To make it short right from the beginning: it’s currently not possible to use paged results from an Active Directory with an unpatched PHP (ext/ldap).

Let’s take a closer look at what’s happening.

Active Directory uses a server control to accomplish server-side result paging. This control is described in RFC 2696 “LDAP Control Extension for Simple Paged Results Manipulation” . LDAP controls, which come in the flavors “server” and “client”, are extensions to the LDAP protocol to provide enhancements – result paging is one example, password policy is another one. Generally ext/ldap offers an access to LDAP control extensions via its ldap_set_option() and theLDAP_OPT_SERVER_CONTROLS and LDAP_OPT_CLIENT_CONTROLS option respectively. To setup the paged control we do need the control-oid, which is 1.2.840.113556.1.4.319, and we need to know how to encode the control-value (this is described in the RFC). The value is an octet string wrapping the BER-encoded version of the following SEQUENCE (copied from the RFC):

realSearchControlValue ::= SEQUENCE {
    size    INTEGER (0..maxInt),
                     -- requested page size from client
                     -- result set size estimate from server
    cookie  OCTET STRING
}

So we can setup the control prior to executing the LDAP desired query:

$pageSize    = 100;
$pageControl = array(
    // the control-oid
    'oid'        => '1.2.840.113556.1.4.319',
    // the operation should fail if the server is not able to support this control
    'iscritical' => true,
    // the required BER-encoded control-value
    'value'      => sprintf ("%c%c%c%c%c%c%c", 48, 5, 2, 1, $pageSize, 4, 0)
);

This allows us to send a paged query to the LDAP/AD server. But how do we know if there are more pages to follow and how do we have to send a query to get the next page of our result set?
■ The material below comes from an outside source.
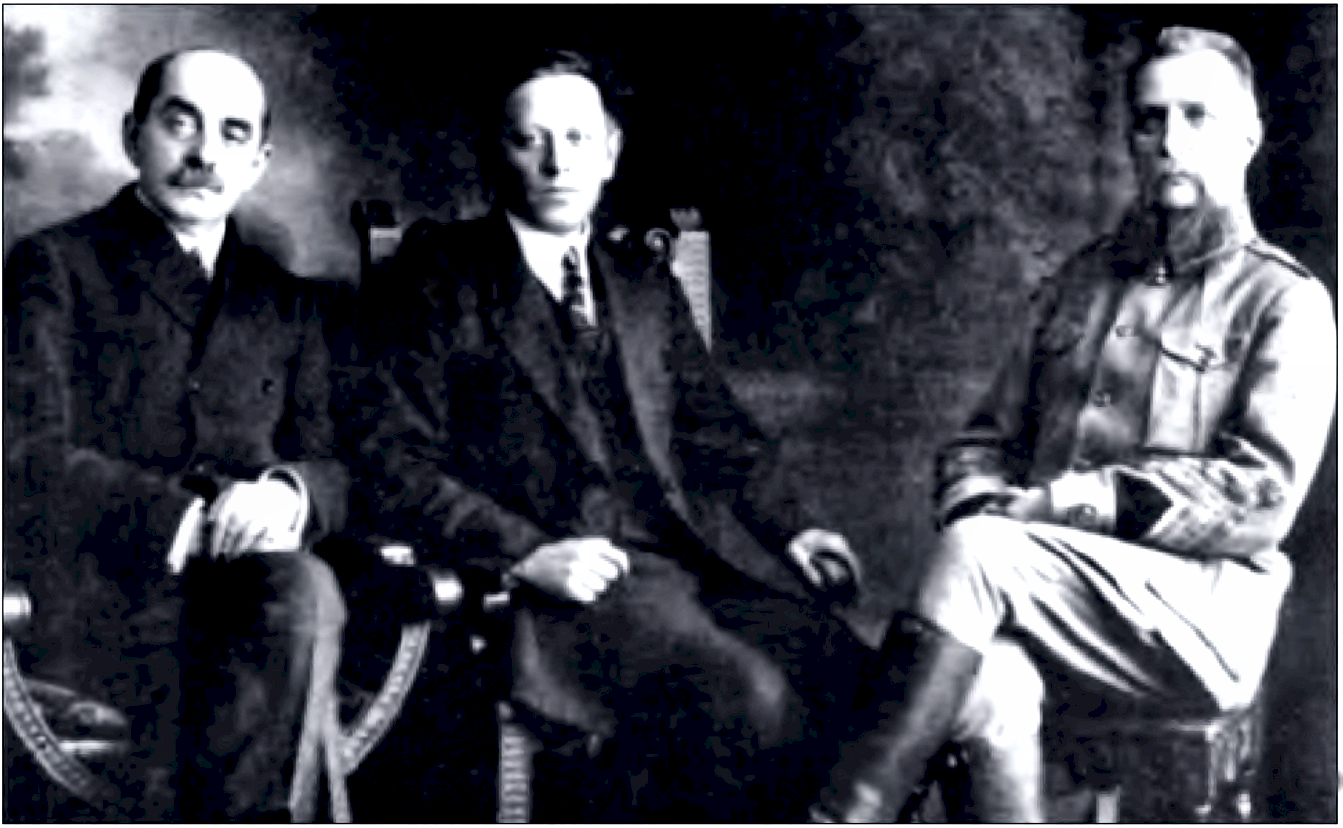 Nikolaus Wassilko als ukrainischer Minister mit Sondervollmacht 1919 (links im Bild)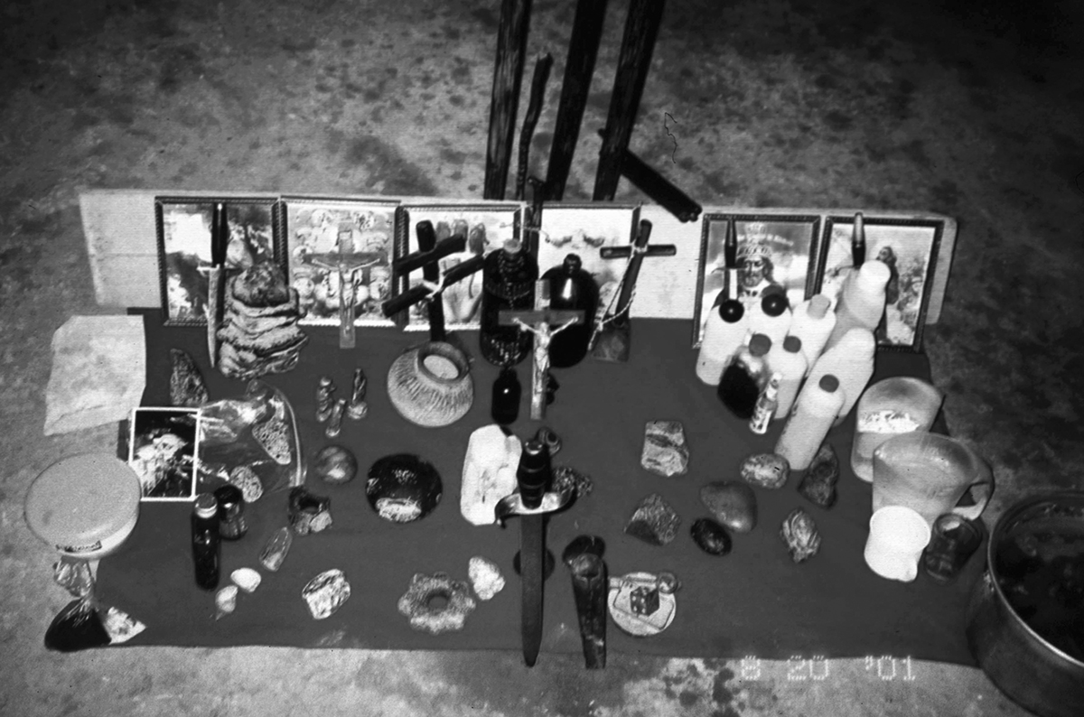 Referencia electrónica Bonnie Glass-Coffin, Douglas Sharon y Santiago Uceda, « Curanderas a la sombra de la Huaca de la Luna », Bulletin de l'Institut français d'études andines [En línea], 33 (1) | 2004, Publicado el 08 abril 2004, consultado el 07 octubre 2019. URL : ; DOI : 10.4000/bifea.5815

The server responds with a result set that includes the required paging information – but PHP lacks a method to retrieve exactly this information from the result set. In fact ext/ldap provides the required function (ldap_parse_result()) but it fails to expose the required seventh and last argument serverctrlsp from the C function ldap_parse_result() in the LDAP API, which contains exactly the information we need to requery for consecutive pages. If we had this argument available in our PHP code, using paged controls would be straight forward:

$l = ldap_connect('somehost.mydomain.com');
$pageSize    = 100;
$pageControl = array(
    'oid'        => '1.2.840.113556.1.4.319',
    'iscritical' => true,
    'value'      => sprintf ("%c%c%c%c%c%c%c", 48, 5, 2, 1, $pageSize, 4, 0)

);
$controls = array($pageControl);

ldap_set_option($l, LDAP_OPT_PROTOCOL_VERSION, 3);
ldap_bind($l, 'CN=bind-user,OU=my-users,DC=mydomain,DC=com', 'bind-user-password');

$continue = true;
while ($continue) {
    ldap_set_option($l, LDAP_OPT_SERVER_CONTROLS, $controls);
    $sr = ldap_search($l, 'OU=some-ou,DC=mydomain,DC=com', 'cn=*', array('sAMAccountName'), null, null, null, null);
    // there's the rub
    ldap_parse_result ($l, $sr, $errcode, $matcheddn, $errmsg, $referrals, $serverctrls);
    if (isset($serverctrls)) {
        foreach ($serverctrls as $i) {
            if ($i["oid"] == '1.2.840.113556.1.4.319') {
                    $i["value"]{8}   = chr($pageSize);
                    $i["iscritical"] = true;
                    $controls        = array($i);
                    break;
            }
        }
    }

    $info = ldap_get_entries($l, $sr);
    if ($info["count"] < $pageSize) {
        $continue = false;
    }

    for ($entry = ldap_first_entry($l, $sr); $entry != false; $entry = ldap_next_entry($l, $entry)) {
        $dn = ldap_get_dn($l, $entry);
    }
}

As you see, the only option to make all this work, is to mess with the ext/ldap source code and compile your own extension. Iñaki Arenaza provides several patches that can be applied to the PHP source to make patching a lot easier. The patches can be found here (last one for PHP 5.2.10 from June 24th 2009) and there is an accompanying blog post available. Iñaki Arenaza even opened an issue in the PHP bug tracker on September 13th 2005 offering his help – but there has been no reaction from the developer’s side. What a great pity.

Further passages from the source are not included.